Department of Dermatology, The School of Medicine and Public Health, University of Wisconsin-Madison, Madison, Wisconsin, USA.

出版信息

J Invest Dermatol. 2023 Apr;143(4):621-629.e6. doi: 10.1016/j.jid.2022.09.658. Epub 2022 Nov 9.

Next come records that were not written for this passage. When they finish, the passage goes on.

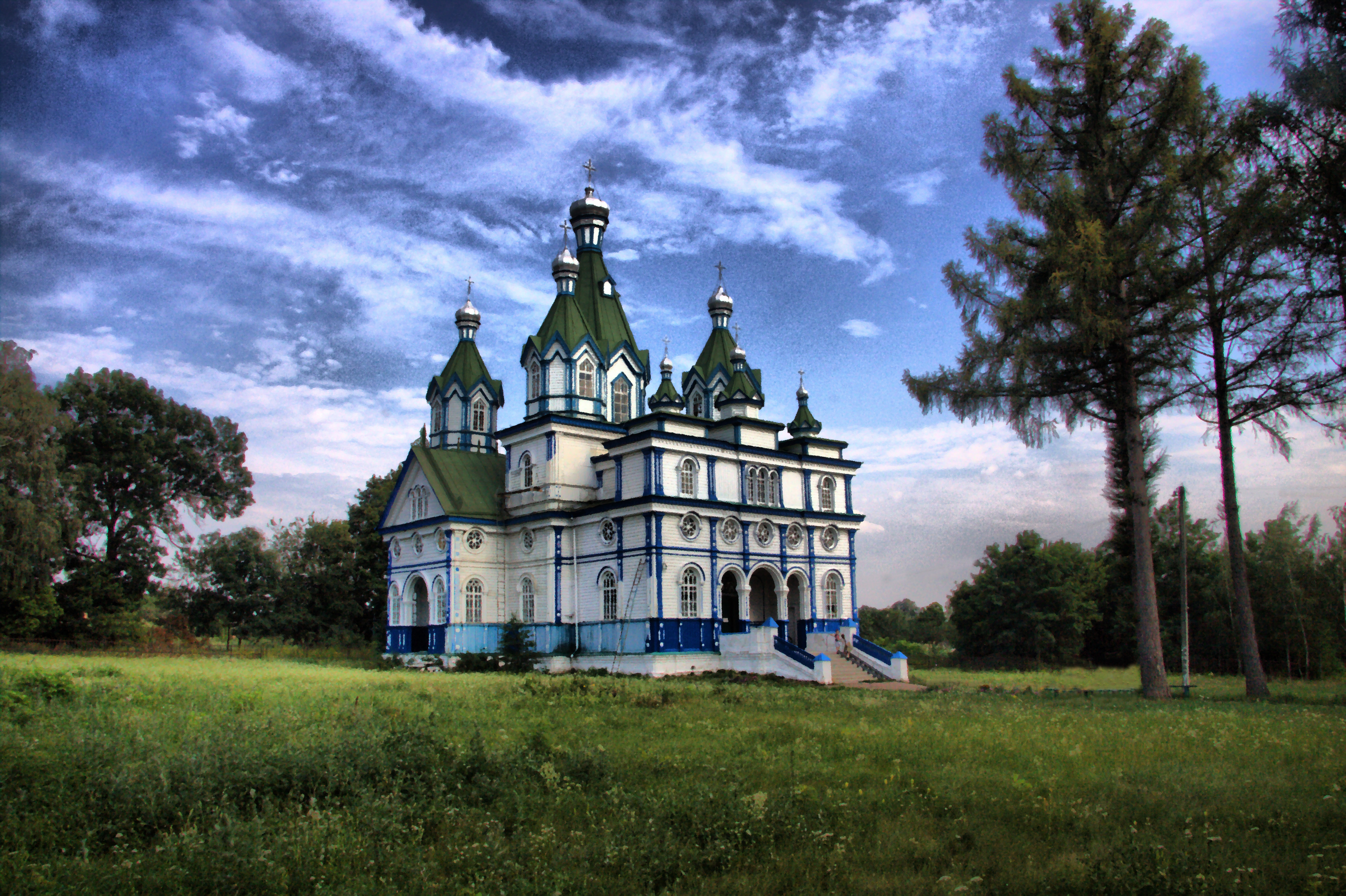 Успенська церква, с.Сильченкове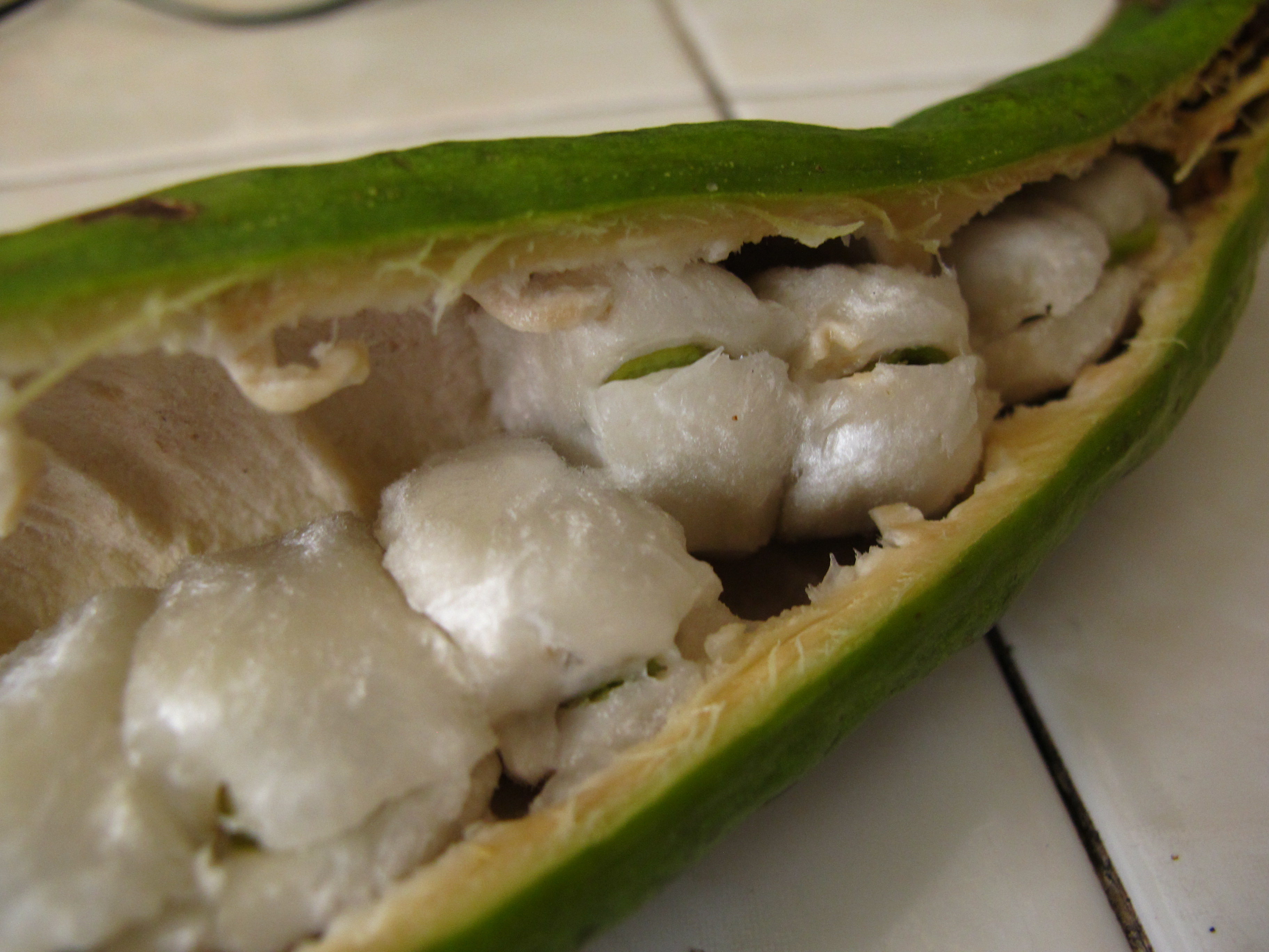 Se ve el algodon que se come, alrededor de la semilla.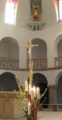 Abbaye Notre-Dame d'Oelenberg - intérieur de l'église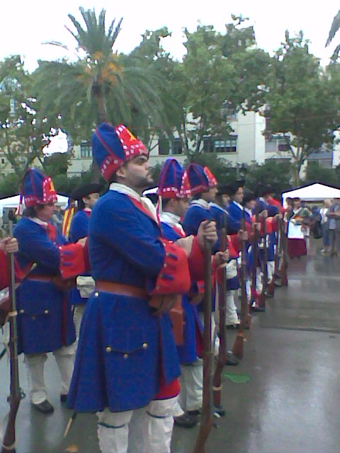 Secció del Regiment de la Diputació del General, formada a l'Arc de Triomf (Barcelona), l'11 de setembre de 2013, amb els mangraners en primer terme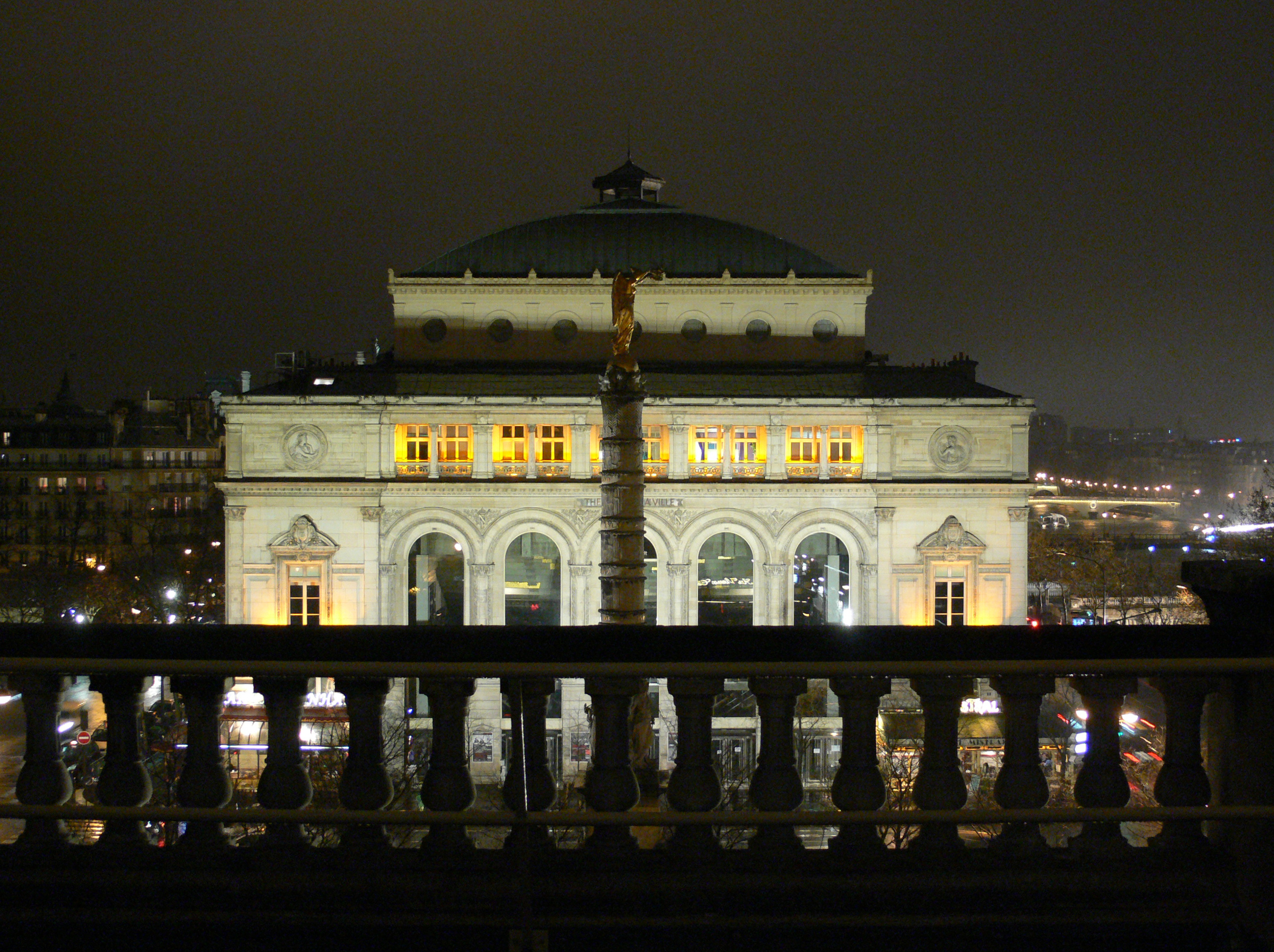 Théâtre de la Ville, vu depuis le balcon du théâtre du Châtelet, de nuit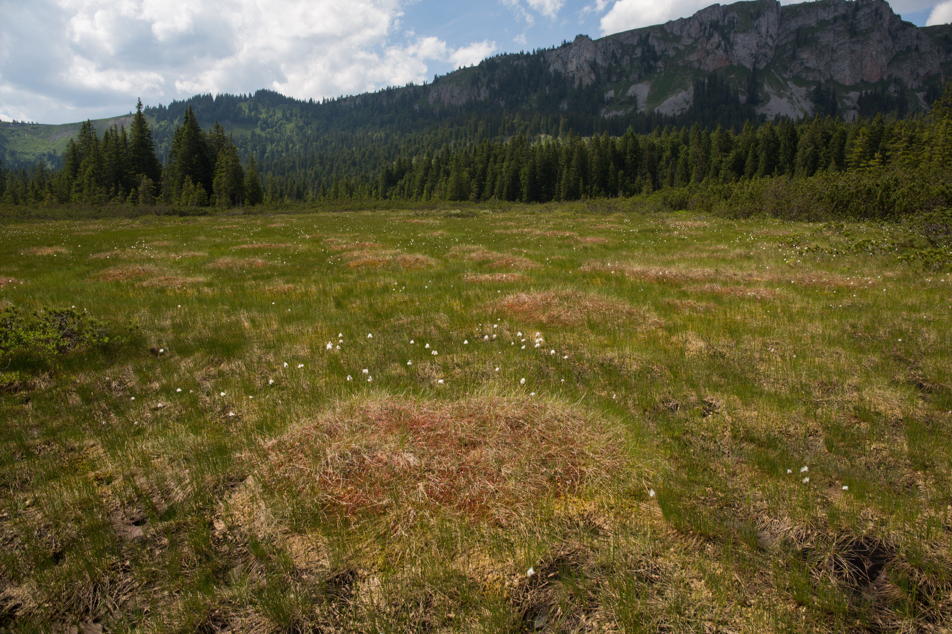 Naßkör This media shows the nature reserve in Styria with the ID NSG a 08.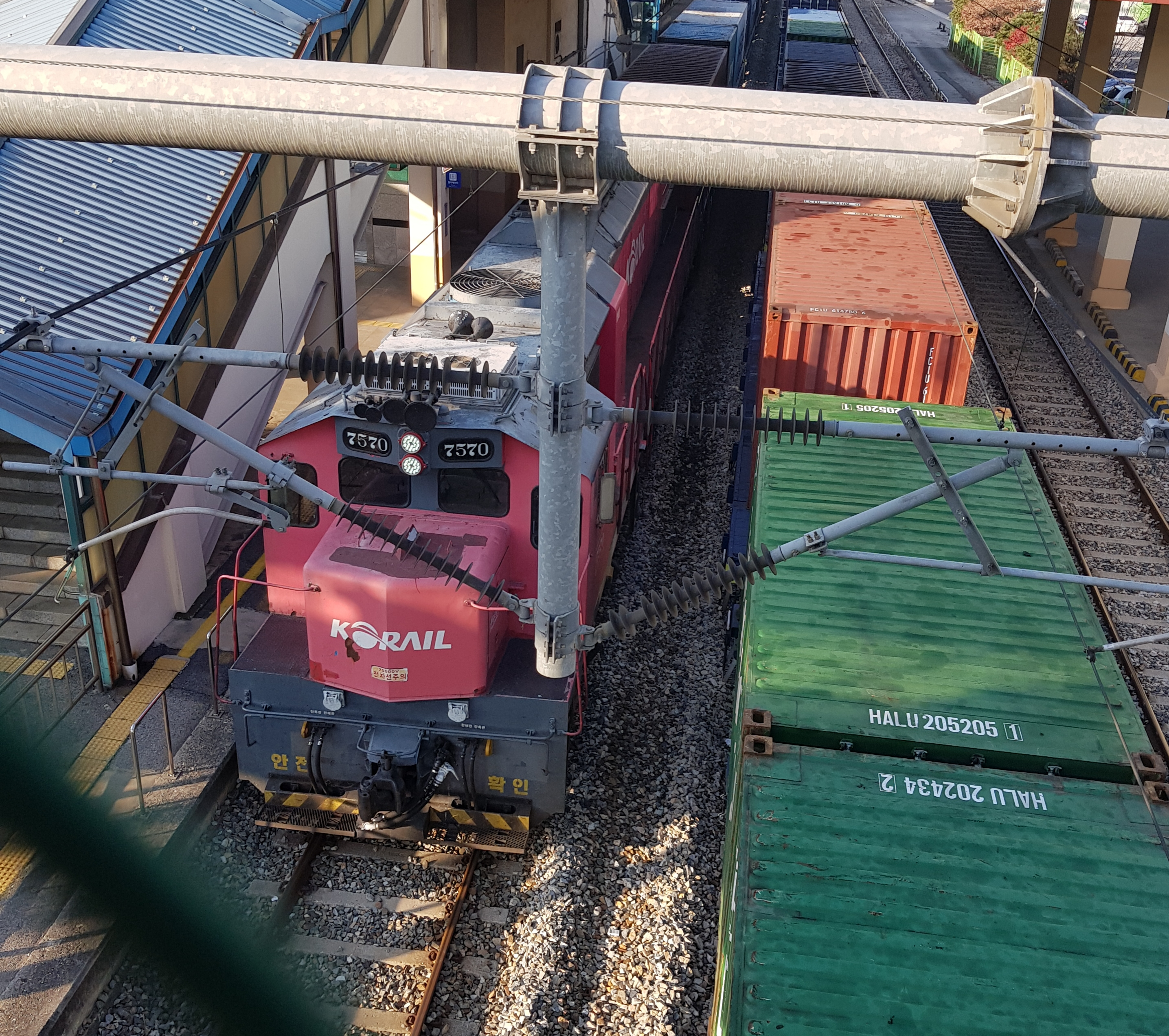 신탄진역을 지나고 있는 7570호 기관차.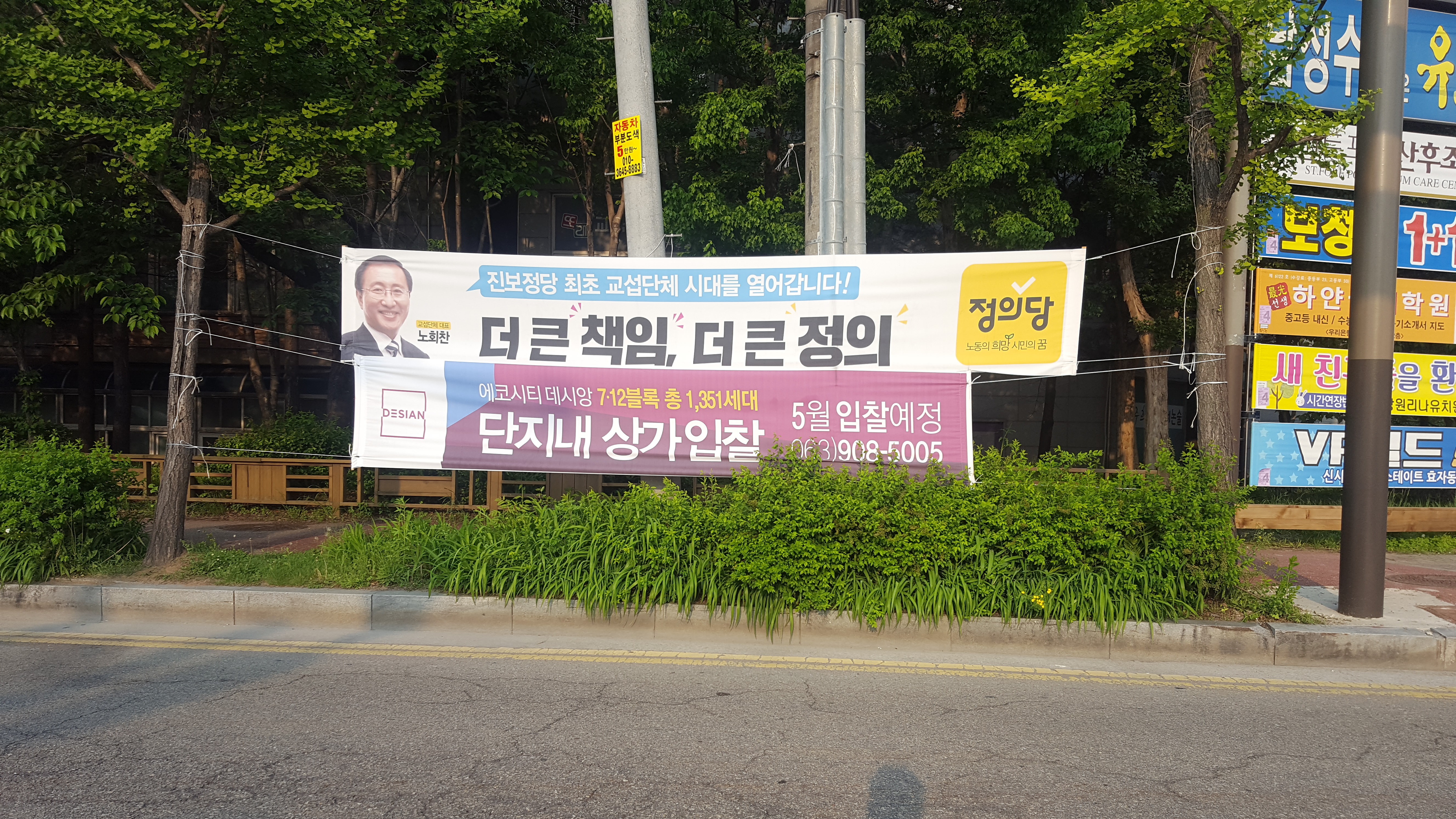 정의당이 진보정당 최초로 교섭단체가 됐음을 홍보하는 현수막

DOI:10.1016/j.jid.2022.09.658
PMID:36368445
原文链接:https://pmc.ncbi.nlm.nih.gov/articles/PMC10292634/
Abstract

FZD6 is a key gene that controls tissue polarity during development. Increasing evidence suggests that it also plays active roles in various cancers. In this study, we show that FZD6 is overexpressed in multiple melanoma cell lines and human samples. Knockdown or knockout of FZD6 does not affect cell proliferation but significantly reduces the invasive ability of melanoma cells. In addition, we have found that knockout of Fzd6 dramatically reduces lung metastasis in the Pten/BRaf mouse model of melanoma. Mechanistic studies in vitro and in vivo reveal a surprising involvement of canonical Wnt signaling and epithelial‒mesenchymal pathway in the FZD6-mediated invasive phenotype. Together, our study supports a promoter role of FZD6 in melanoma progression.

摘要

FZD6 是一个在发育过程中控制组织极性的关键基因。越来越多的证据表明,它在各种癌症中也发挥着积极的作用。在这项研究中,我们表明 FZD6 在多种黑色素瘤细胞系和人类样本中过表达。FZD6 的敲低或敲除并不影响细胞增殖,但显著降低了黑色素瘤细胞的侵袭能力。此外,我们发现 Fzd6 的敲除显著减少了黑色素瘤 Pten/BRaf 小鼠模型中的肺转移。体外和体内的机制研究揭示了经典 Wnt 信号通路和上皮-间充质途径在 FZD6 介导的侵袭表型中的惊人参与。总之,我们的研究支持 FZD6 在黑色素瘤进展中的启动子作用。